En eski en sürekli ve en yaygın savaş kadının sosyal eşitsizliğinden ve çocukların adam yerine konmamasından kaynaklanmaktadır. Şu anda dünyadaki yaklaşık 1 milyar civarındaki ailenin büyük bir bölümünde bu iki sosyal eşitsizlikten doğan savaş aralıksız yaşanmaktadır.
Bu savaş kadınların erkeklerin ve çocukların günlük yaşamını cehenneme çevirmektedir.

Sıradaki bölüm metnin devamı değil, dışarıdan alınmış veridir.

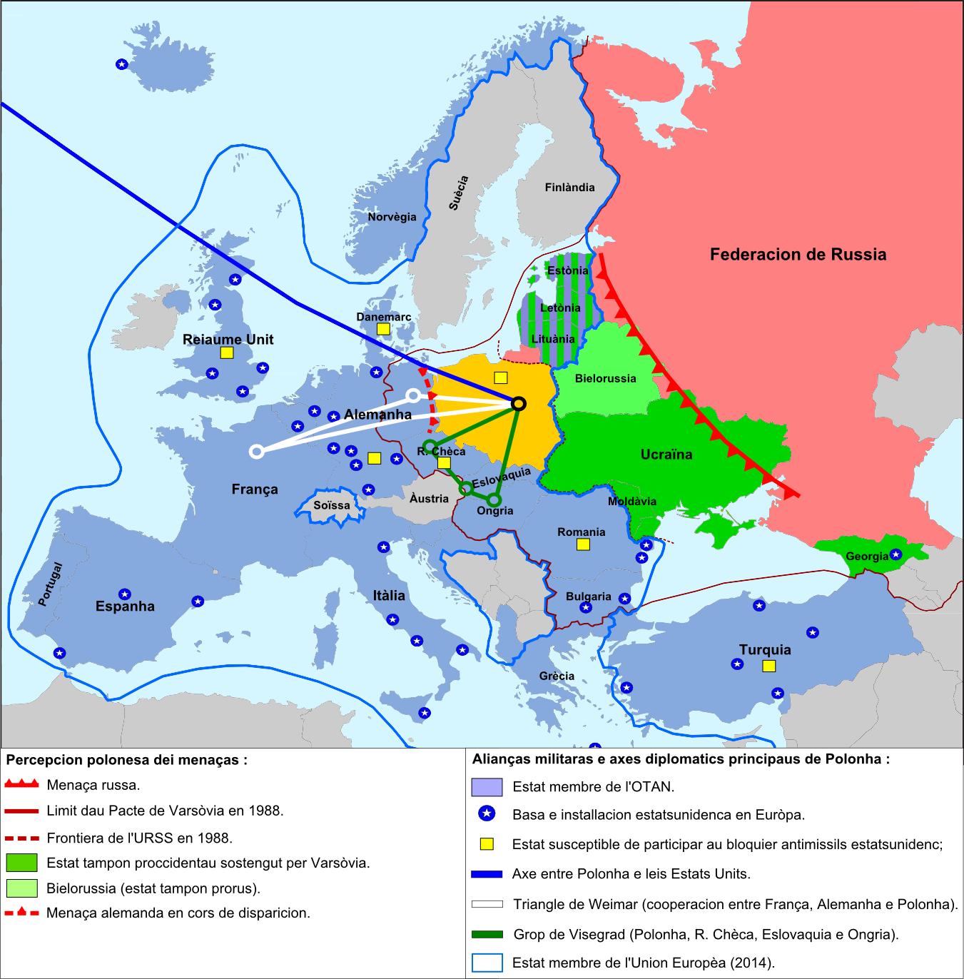 Esquèma generau de la diplomacia polonesa (2014).

Yazar bu devasa sorunu yalın bir dille görünür kılıyor. Sorunun şiddetin kimin tarafından ve ne şekilde uygulandığı değil şiddetin farklı kılıklarda her toplumda her yerde ve hiç ummadığımız ailelerde karşımıza çıktığını yaşanmış olaylardan hareketle anlatıyor.
İnsanın insan olma değerini hiçe sayan şiddet olaylarının büyük ölçüde erken çocukluk döneminde yaşadığımız veya tanık olduğumuz şiddet olaylarından kaynaklandığını örnekleriyle açıklıyor.
Aile içi şiddetin çocuklar üzerindeki tahribatını ele alan araştırma sonuçlarına yer veriyor. Şiddete maruz kalan çocuk ve kadınlara yardım etme yöntemlerine değiniyor.
Sorunu görünür kılmanın yanısıra Aileyi ''Zindandan Yuvaya'' dönüştürmek için yapılabilecek bireysel ve politik önlemlere değiniyor. Sorunu ve çözüm yollarını bu konuda örnek ülkelerden İsveç örneğiyle anlatmaya çalışıyor.
Bu nedenle kitabın başta şiddet yaşayan aileler olmak üzere bu konuda çalışan görevlilere ve politikacılara da bir ölçüde katkıda bulunacağına inanıyoruz.